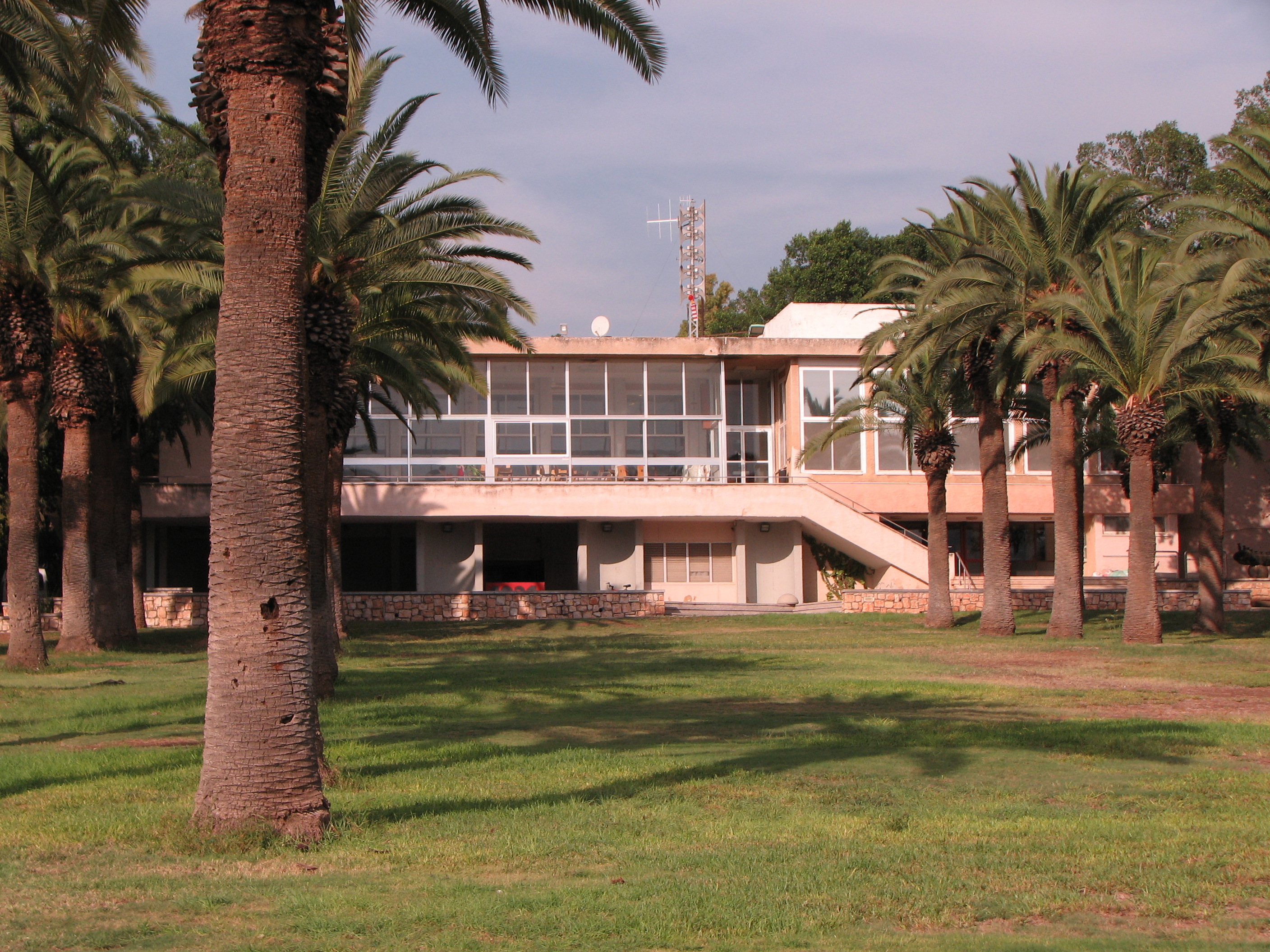 חדר האוכל ודשא הדקלים בין חרוד מאוחד
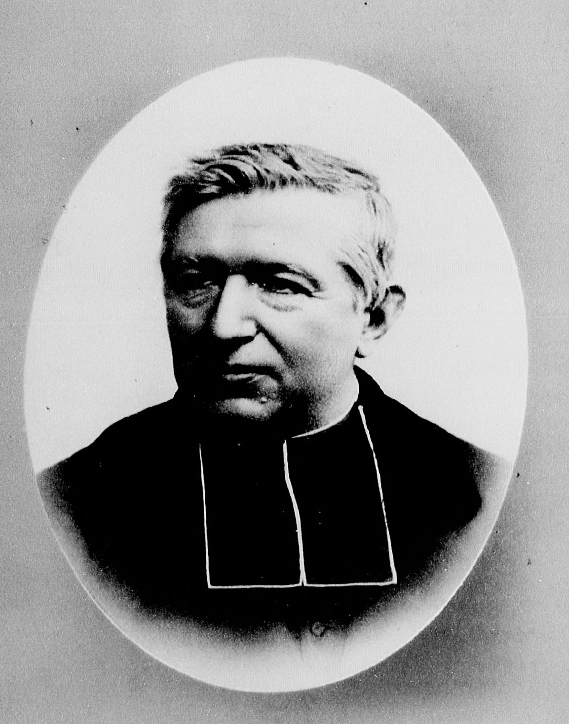 Abbé (Landelin) Winterer, Biographies alsaciennes avec portraits en photographie, série 3
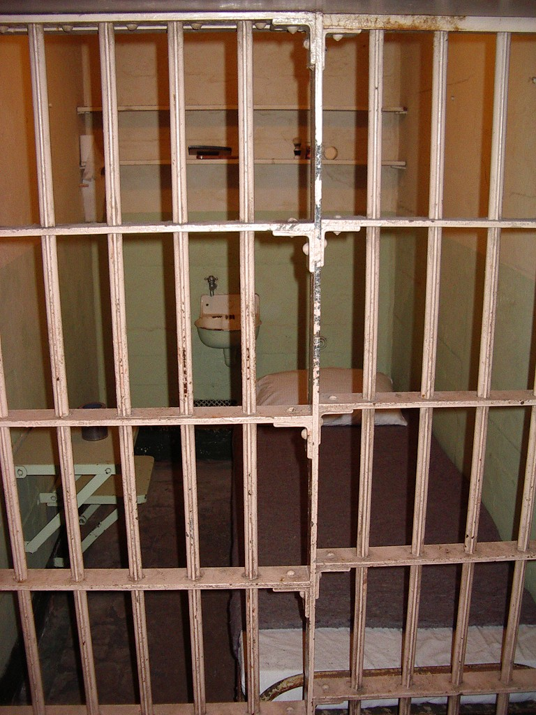 Typische Zelle im Gefängnis von Alcatraz
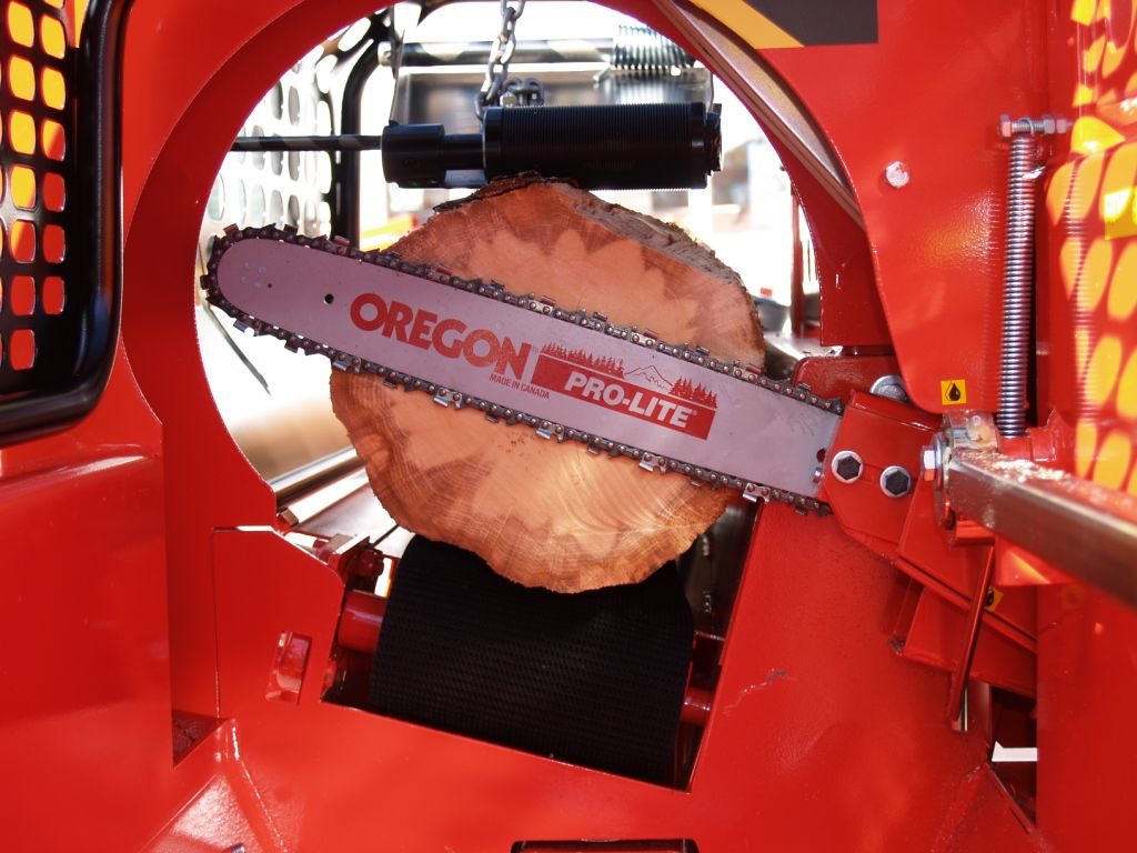 Spaltkanal mit Motorsäge Oregon pro-lite
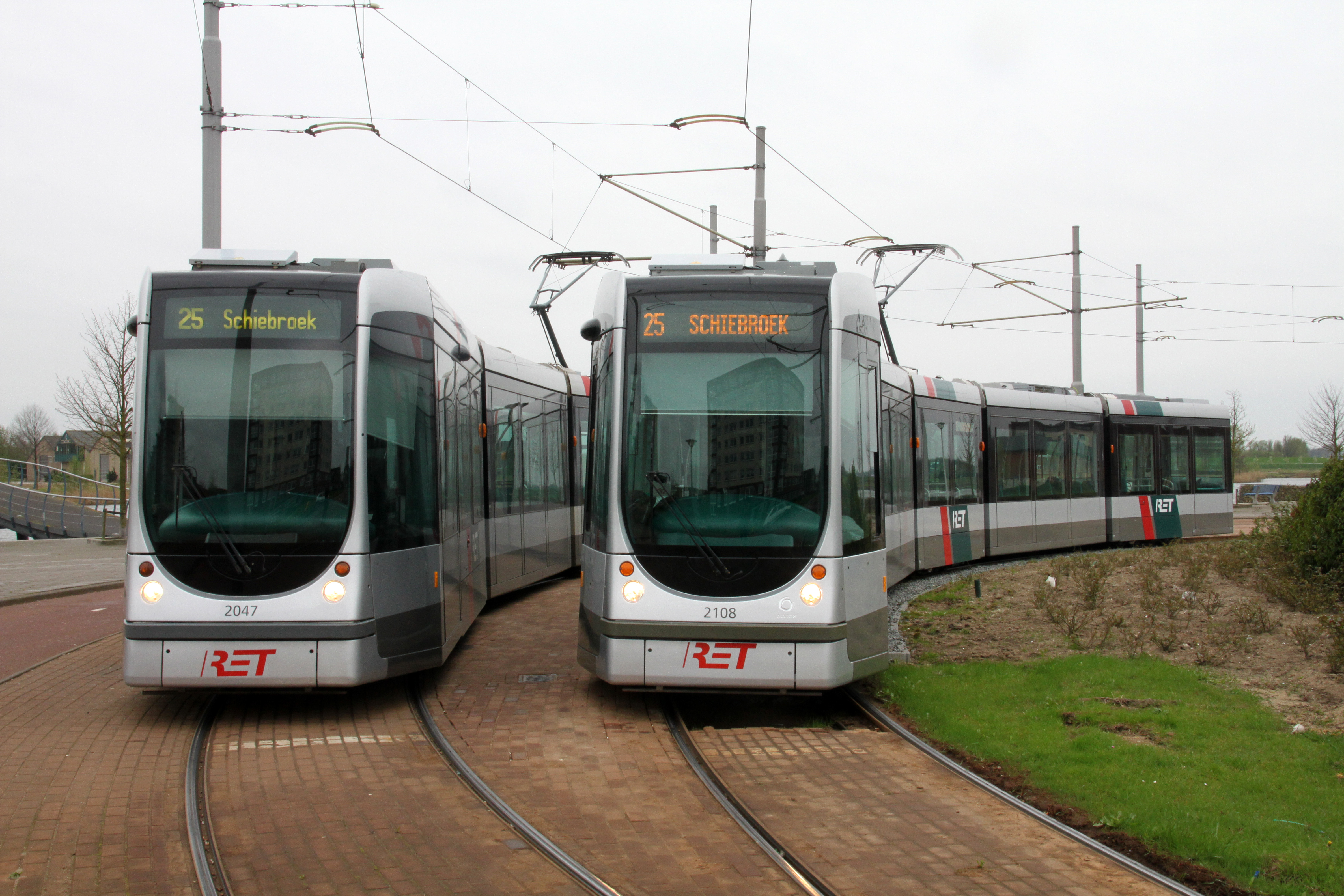 Foto van een Citadis in Rotterdam uit de 2100-serie.

* * *

_What you have to do_
Starting at the line that contains "Spaltkanal mit Motorsäge Oregon pro-lite" and ending at the final line of the data, reproduce each line exactly. Pictures stay out of the copy.

_Answer for this exercise_
 Spaltkanal mit Motorsäge Oregon pro-lite
 Foto van een Citadis in Rotterdam uit de 2100-serie.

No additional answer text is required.